En Suisse, la cordée féminine composée de Fay Manners et Melanie Gruenwald a marqué les esprits en ouvrant “Elles aussi” (M7+ A0) sur la Tête au Chamois. Une première qui, comme le souligne Fay Manners, « représente un petit pas, mais significatif, vers le changement » dans un milieu où les ouvertures 100% féminines restent rares.
L’Écosse et l’Autriche ont également vu leur lot de réalisations, avec des premières sur l’île de Skye et la répétition d’une voie oubliée depuis 34 ans dans le Tyrol.
L’exploit du mois : un saut historique depuis le Fitz Roy
Le 7 janvier, tous les regards se sont tournés vers la Patagonie. Une équipe russe composée de Boris Yegorov, Vladimir Murzayev et Konstantin Jäämurd a réalisé une première mondiale : le tout premier BASE jump depuis le sommet du Fitz Roy (3 405 m).
Ce pic de granit est une véritable icône de l’alpinisme, réputé pour ses parois verticales et ses conditions météorologiques extrêmes et imprévisibles. Après avoir gravi la face est, les trois hommes ont profité d’une fenêtre météo miraculeuse pour s’élancer dans le vide.

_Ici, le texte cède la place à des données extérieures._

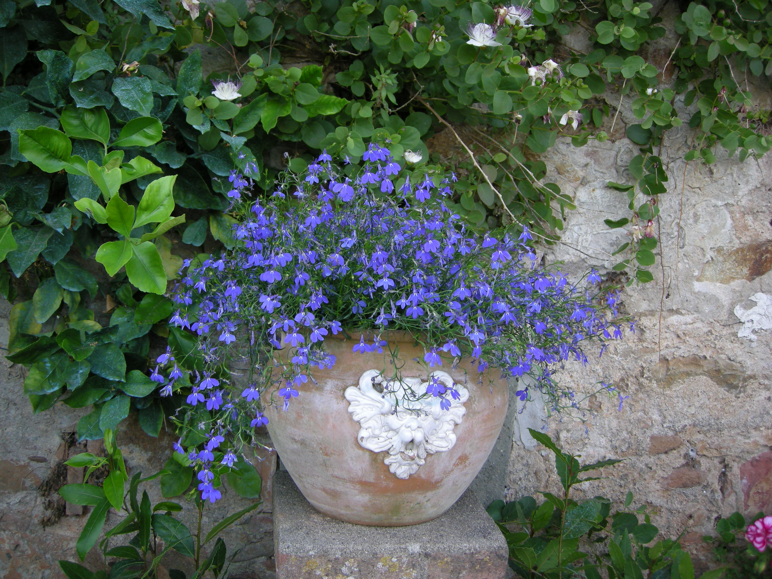 Villa ruschi, giardino

Cet exploit est d’autant plus remarquable que le BASE jump est une pratique très rare en Patagonie. Le massif reste un terrain de jeu dangereux, non seulement à cause de ses conditions alpines, mais aussi de menaces environnementales comme les incendies de forêt qui ont récemment ravagé la région. Pour mieux comprendre la fascination qu’exerce ce sommet, le reportage de l’émission Faut Pas Rêver offre des images spectaculaires du massif.
Des pentes raides au drame himalayen
Le ski extrême a également connu son moment de gloire. Le 18 janvier, Christina Lustenberger, Brette Harrington et Guillaume Pierrel ont signé la première descente à skis du glacier nord du mont Deltaform, au Canada. Une performance technique qui a nécessité plusieurs rappels pour franchir les barres de séracs.

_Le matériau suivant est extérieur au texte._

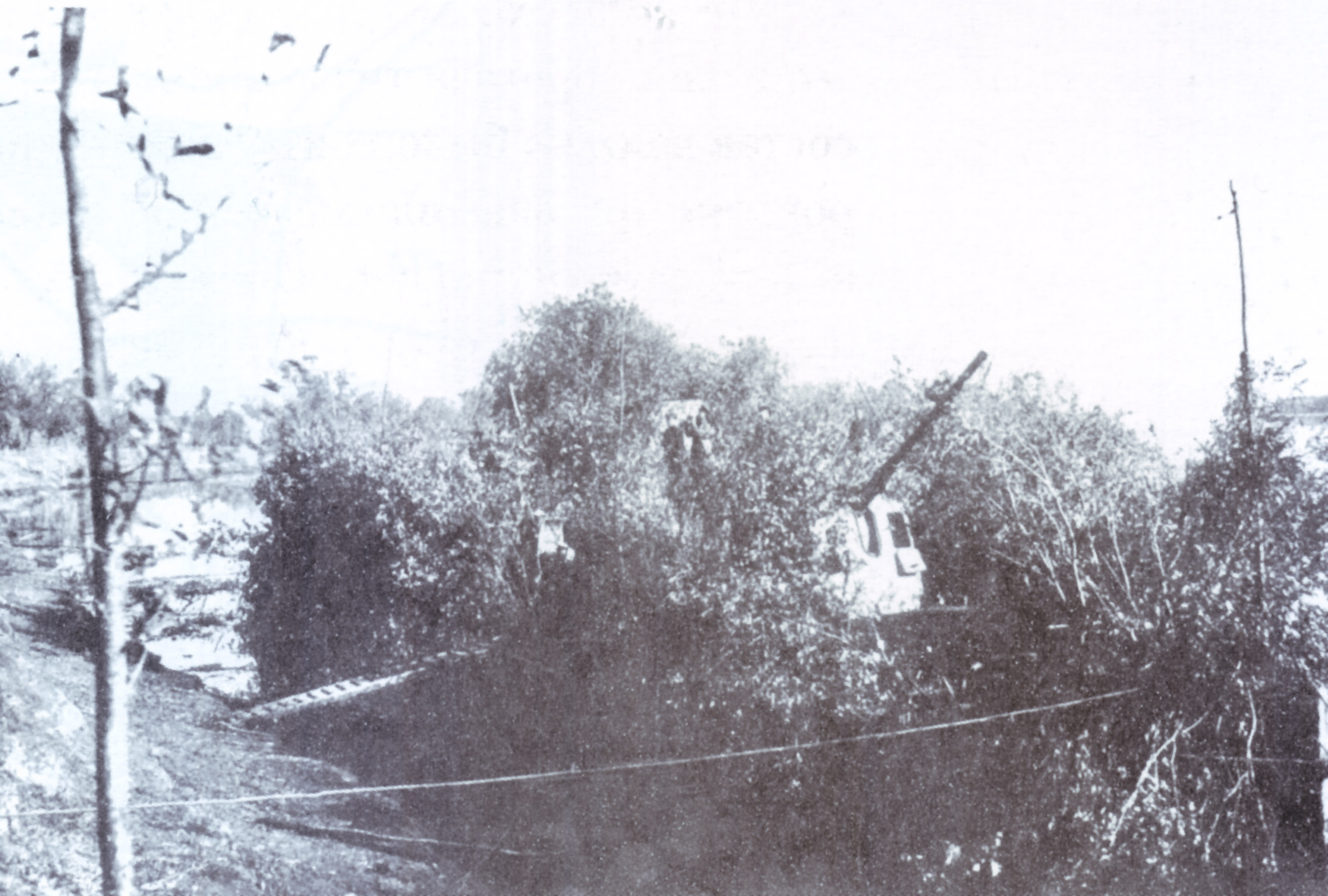 Канонерская лодка "Федосеенко", находящаяся на огневой позиции во время Сталинградской битвы. Фотография сделана до 1 ноября 1942 года, когда канонерская лодка была выведена для зимовки в Гурьев.

Pendant ce temps, dans l’Himalaya, la performance a côtoyé le drame. Le 15 janvier, une équipe népalaise a réussi la deuxième ascension hivernale du Makalu (8 481 m). Malheureusement, la joie fut de courte durée. La descente a été endeuillée par la chute mortelle de Phurba Ongel Sherpa et la disparition de son client iranien, Abolfazl Gozali. Un rappel brutal des dangers inhérents à la très haute altitude.

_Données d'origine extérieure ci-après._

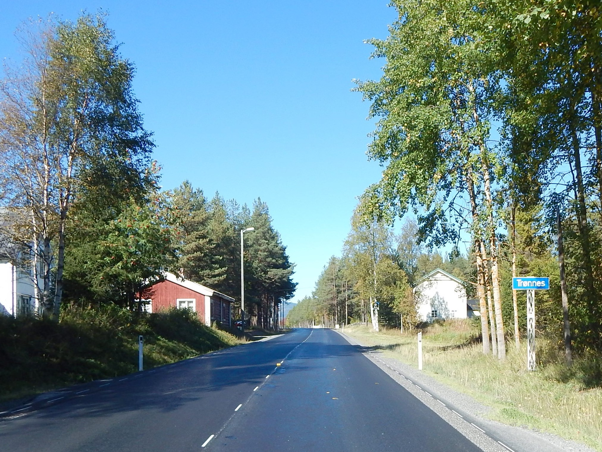 Riksvei 3 mot Trønnes sørfra

Ce mois de janvier 2026 restera dans les annales comme un concentré de ce que la montagne offre de plus beau et de plus terrible. Entre les performances techniques sur la glace européenne, l’audace d’un saut historique en Patagonie et les risques assumés sur les plus hauts sommets du monde, les athlètes ont une fois de plus repoussé les limites de la performance en sports outdoor.